Start of DATA FOR ANALYSIS
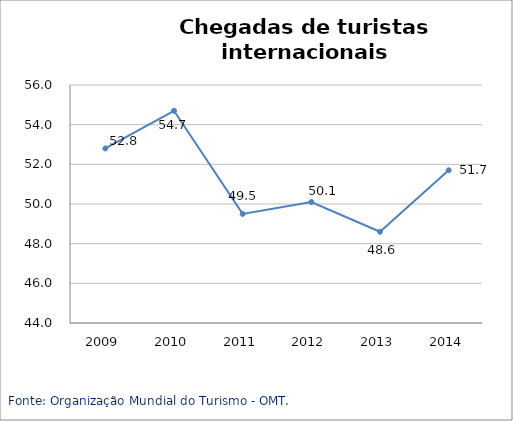
| Category | Oriente Médio |
|---|---|
| 2009.0 | 52.8 |
| 2010.0 | 54.7 |
| 2011.0 | 49.5 |
| 2012.0 | 50.1 |
| 2013.0 | 48.6 |
| 2014.0 | 51.7 |
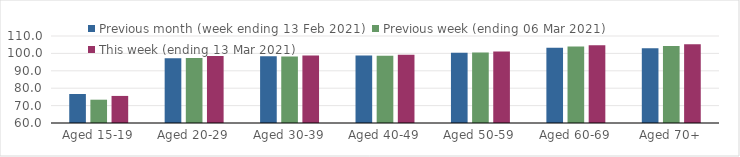
| Category | Previous month (week ending 13 Feb 2021) | Previous week (ending 06 Mar 2021) | This week (ending 13 Mar 2021) |
|---|---|---|---|
| Aged 15-19 | 76.66 | 73.39 | 75.56 |
| Aged 20-29 | 97.27 | 97.42 | 98.52 |
| Aged 30-39 | 98.4 | 98.18 | 98.78 |
| Aged 40-49 | 98.77 | 98.58 | 99.24 |
| Aged 50-59 | 100.34 | 100.46 | 101.08 |
| Aged 60-69 | 103.22 | 103.92 | 104.68 |
| Aged 70+ | 103 | 104.32 | 105.2 |
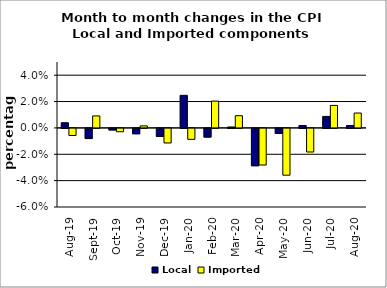
| Category | Local | Imported |
|---|---|---|
| 2019-08-01 | 0.004 | -0.005 |
| 2019-09-01 | -0.008 | 0.009 |
| 2019-10-01 | -0.001 | -0.003 |
| 2019-11-01 | -0.004 | 0.002 |
| 2019-12-01 | -0.006 | -0.011 |
| 2020-01-01 | 0.025 | -0.008 |
| 2020-02-01 | -0.007 | 0.02 |
| 2020-03-01 | 0.001 | 0.009 |
| 2020-04-01 | -0.028 | -0.028 |
| 2020-05-01 | -0.004 | -0.035 |
| 2020-06-01 | 0.002 | -0.018 |
| 2020-07-01 | 0.009 | 0.017 |
| 2020-08-01 | 0.002 | 0.011 |
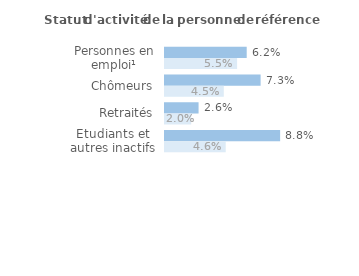
| Category | Series 1 | Series 0 |
|---|---|---|
| Personnes en emploi¹ | 0.062 | 0.055 |
| Chômeurs | 0.073 | 0.045 |
| Retraités | 0.026 | 0.02 |
| Etudiants et autres inactifs | 0.088 | 0.046 |
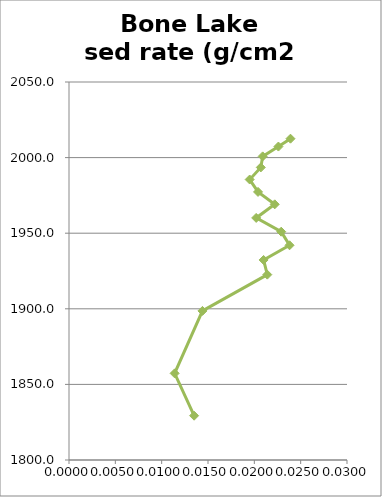
| Category | sed rate (g/cm2 yr) |
|---|---|
| 0.0239 | 2012.5 |
| 0.0226 | 2007.3 |
| 0.0209 | 2000.8 |
| 0.0207 | 1993.5 |
| 0.0195 | 1985.5 |
| 0.0204 | 1977.3 |
| 0.0222 | 1969.1 |
| 0.0202 | 1960.1 |
| 0.0229 | 1951 |
| 0.0238 | 1942 |
| 0.021 | 1932.3 |
| 0.0214 | 1922.6 |
| 0.0144 | 1898.6 |
| 0.0114 | 1857.3 |
| 0.0135 | 1829.3 |
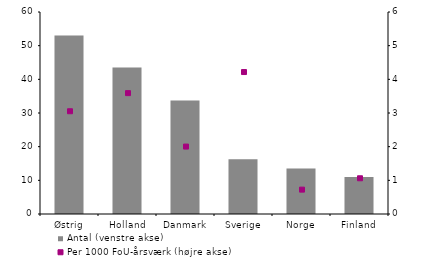
| Category | Antal (venstre akse) |
|---|---|
| Østrig | 53 |
| Holland | 43.5 |
| Danmark | 33.75 |
| Sverige | 16.25 |
| Norge | 13.5 |
| Finland | 11 |
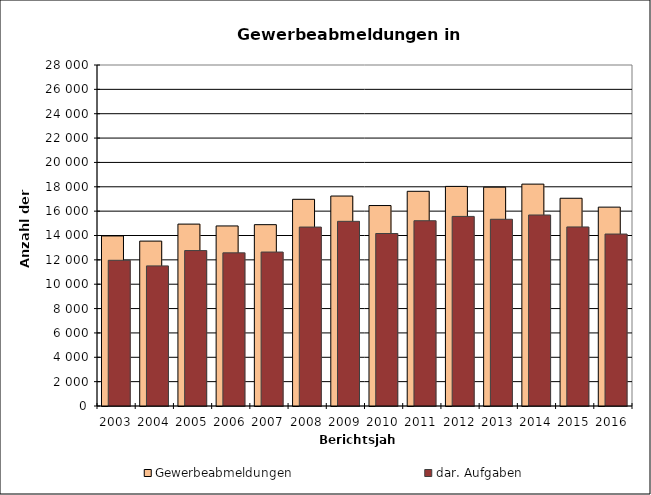
| Category | Gewerbeabmeldungen | dar. Aufgaben |
|---|---|---|
| 2003.0 | 13964 | 11965 |
| 2004.0 | 13540 | 11504 |
| 2005.0 | 14936 | 12763 |
| 2006.0 | 14785 | 12576 |
| 2007.0 | 14890 | 12642 |
| 2008.0 | 16972 | 14693 |
| 2009.0 | 17240 | 15163 |
| 2010.0 | 16460 | 14163 |
| 2011.0 | 17629 | 15213 |
| 2012.0 | 18032 | 15567 |
| 2013.0 | 17968 | 15333 |
| 2014.0 | 18219 | 15684 |
| 2015.0 | 17058 | 14703 |
| 2016.0 | 16329 | 14120 |
End of DATA FOR ANALYSIS
Across the entries above, find each line with the word "Aged" and please copy it out.

# YOUR SOLUTION
| Aged 15-19 | 76.66 | 73.39 | 75.56 |
| Aged 20-29 | 97.27 | 97.42 | 98.52 |
| Aged 30-39 | 98.4 | 98.18 | 98.78 |
| Aged 40-49 | 98.77 | 98.58 | 99.24 |
| Aged 50-59 | 100.34 | 100.46 | 101.08 |
| Aged 60-69 | 103.22 | 103.92 | 104.68 |
| Aged 70+ | 103 | 104.32 | 105.2 |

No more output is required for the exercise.